HBOOT(1)
NAME
hboot - Start LAM on the local node.
SYNTAX
hboot [-dhstvNV] [-c <conf>] [-I <inet_topo>] [-R <rtr_topo>]
OPTIONS
-d Turn on debugging. This implies -v.
-h Print the command help menu.
-s Close stdio of child processes.
- -t Terminate (tkill(1)) any previous LAM session before
- starting.
- -v Be verbose.
- -N Go through the motions but do not actually take any ac
- tion.
- -V Format and print the process schema.
- -c <conf> Use <conf> as the process schema.
- -I <inet_topo> Set the $inet_topo variable in the process schema.
- -R <rtr_topo> Set the $rtr_topo variable in the process schema.
DESCRIPTION
Most MPI users will probably not need to use the hboot command; see
lamboot(1).
The hboot tool can be understood as a generic utility that starts multiple processes on the local node, based on information in a process
schema. It is not restricted to starting LAM. It is part of the
startup sequence preformed by lamboot(1).
A process schema is a description of the processes which constitute the
operating system on a given node. Naturally, the process schema used
by hboot should be the one that describes LAM on a node. The grammar
of the process schema is described in conf(5).
When starting LAM on a remote machine using rsh(1), the open file descriptors of the processes started by hboot must be closed in order for
rsh(1) to exit. This is done by using the -s option. The -t option
can be used to force a tkill(1) on the machine before attempting to
start LAM. This feature is used by lamboot(1) to handle the case where
a user might start a machine a second time without using lamwipe(1) to
terminate the previous LAM session.
The -I and -R options set their respective variables to the given values. The $inet_topo variable is typically used by the LAM Internet
datalinks that communicate with other nodes. The $rtr_topo variable is
passed to the LAM router that handles network and topology information.

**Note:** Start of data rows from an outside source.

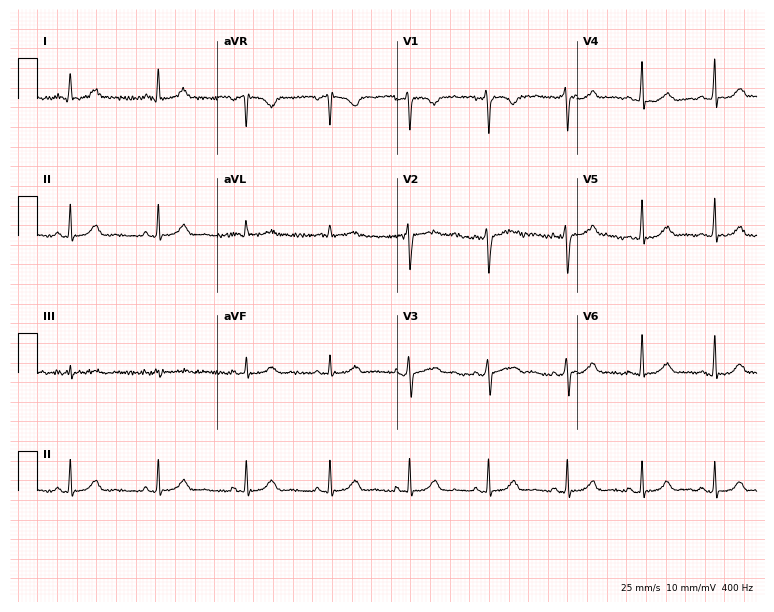
Standard 12-lead ECG recorded from a 33-year-old female (7.3-second recording at 400 Hz). Read as a normal ECG.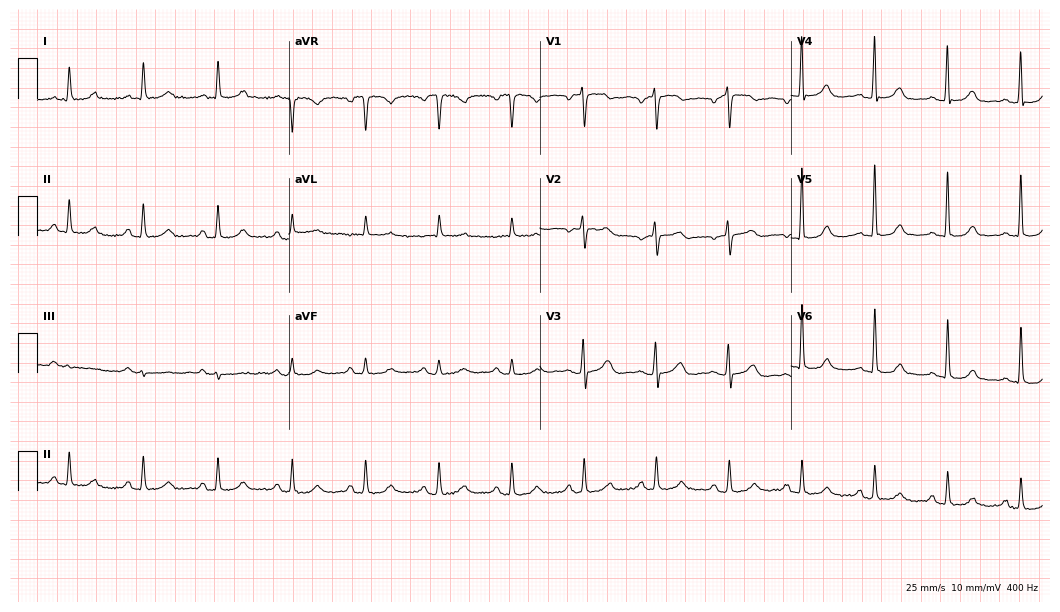
Electrocardiogram (10.2-second recording at 400 Hz), an 82-year-old female patient. Overall reading on record: normal ECG.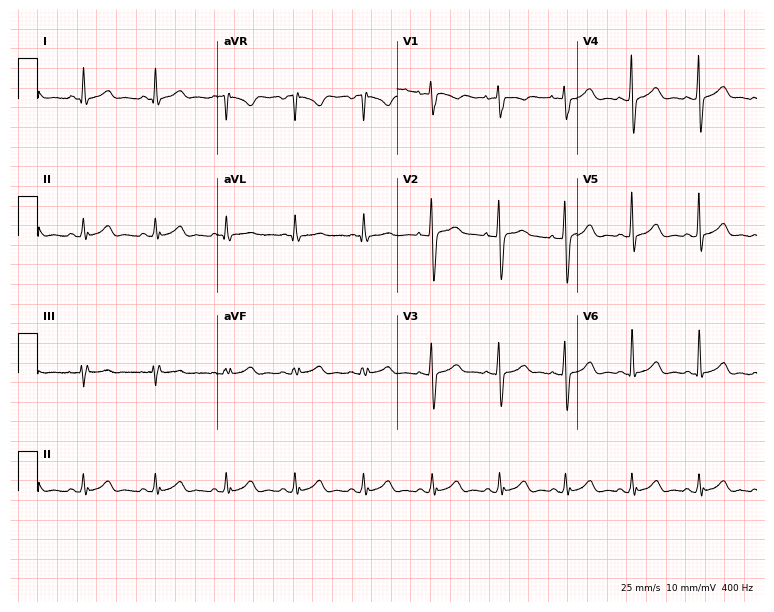
12-lead ECG from a 32-year-old woman (7.3-second recording at 400 Hz). Recorded interpretation: within normal limits.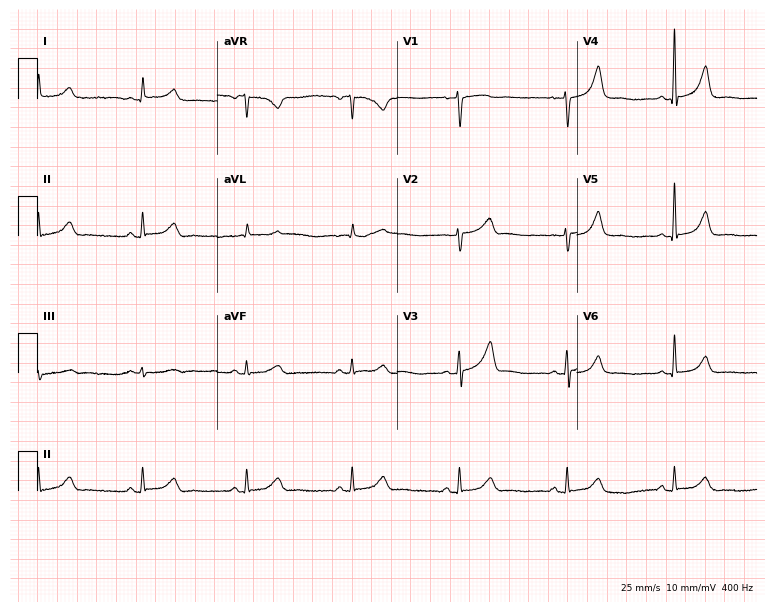
ECG (7.3-second recording at 400 Hz) — a female, 45 years old. Labelled as a normal ECG.

The variables can also be set in the process schema file (see conf(5))
but their values are overridden by the command line options.

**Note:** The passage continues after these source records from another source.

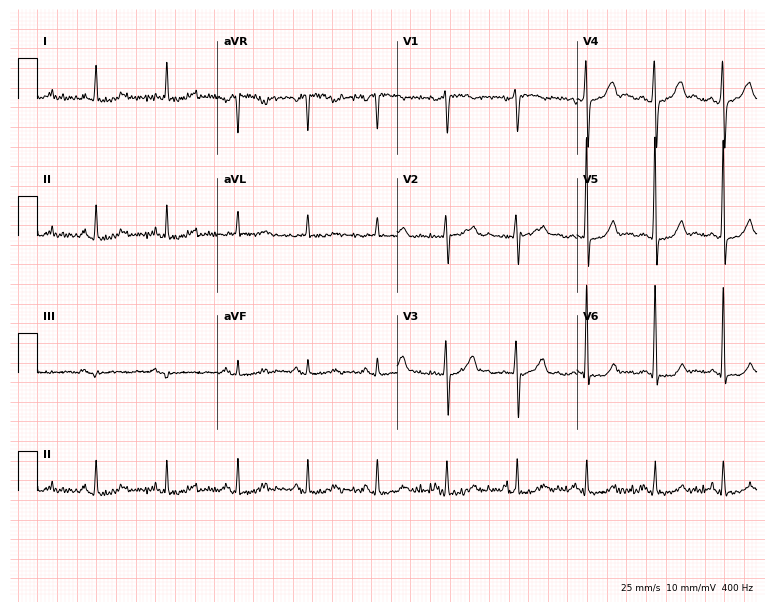
Electrocardiogram, a woman, 66 years old. Of the six screened findings (first-degree AV block, right bundle branch block, left bundle branch block, sinus bradycardia, atrial fibrillation, sinus tachycardia), none is recorded.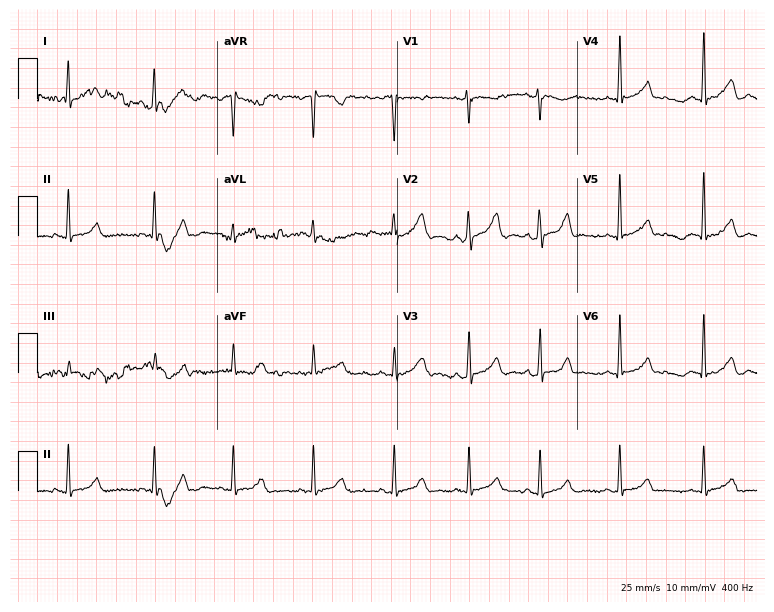
12-lead ECG from a 42-year-old female (7.3-second recording at 400 Hz). Recorded interpretation: within normal limits.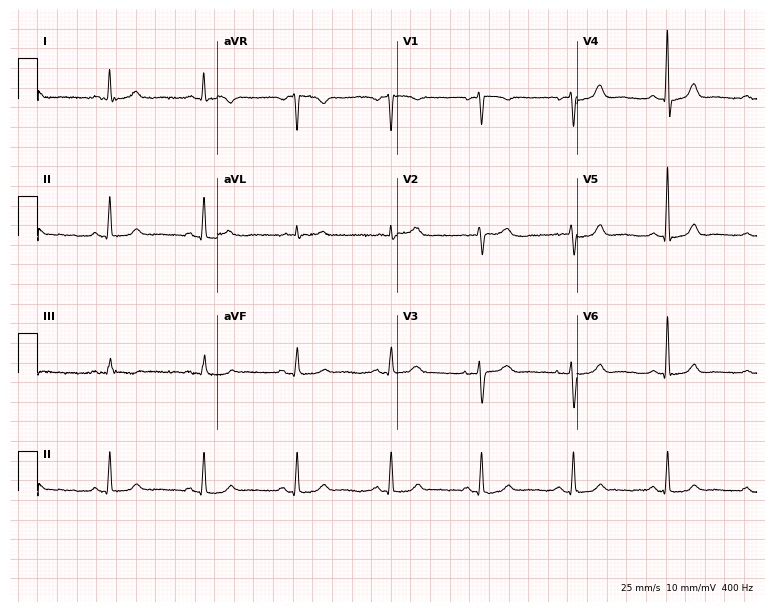
ECG (7.3-second recording at 400 Hz) — a 62-year-old female patient. Labelled as a normal ECG.

When LAM is started, the kernel records all processes that attach to
it, including all the processes in the process schema. It is the job
of tkill(1) to use this information to remove these processes from the
node.
EXAMPLES
- hboot -v
- Start LAM on the local node with the default process schema. Report about every step as it is done.
- hboot -c myconfig
- Boot the local node with the custom process schema, myconfig.
FILES
- laminstalldir/etc/lam-conf.lamd
- default node process schema, where "laminstalldir" is the directory where LAM/MPI was installed
- laminstalldir/etc/lam7.1.2helpfile
- Default location for help file for diagnostic messages that hboot may generate.
- /tmp/lam-$USER@<hostname> kill file for the LAM session on machine
- <hostname>, where $USER is the userid.
DIAGNOSTICS
Using ps(1) after hboot will display, among others, the LAM processes
that have been started. They may be killed one by one with kill(1), or
all at once by killing the LAM kernel process with a HUP signal. The
preferred method is to use the LAM tool tkill(1) which should kill them
all at once, and also remove the kill file. New users should make liberal use of ps(1) to gain confidence that the system is working properly. In a disaster, ps(1) and kill(1) are your only hope of recovery.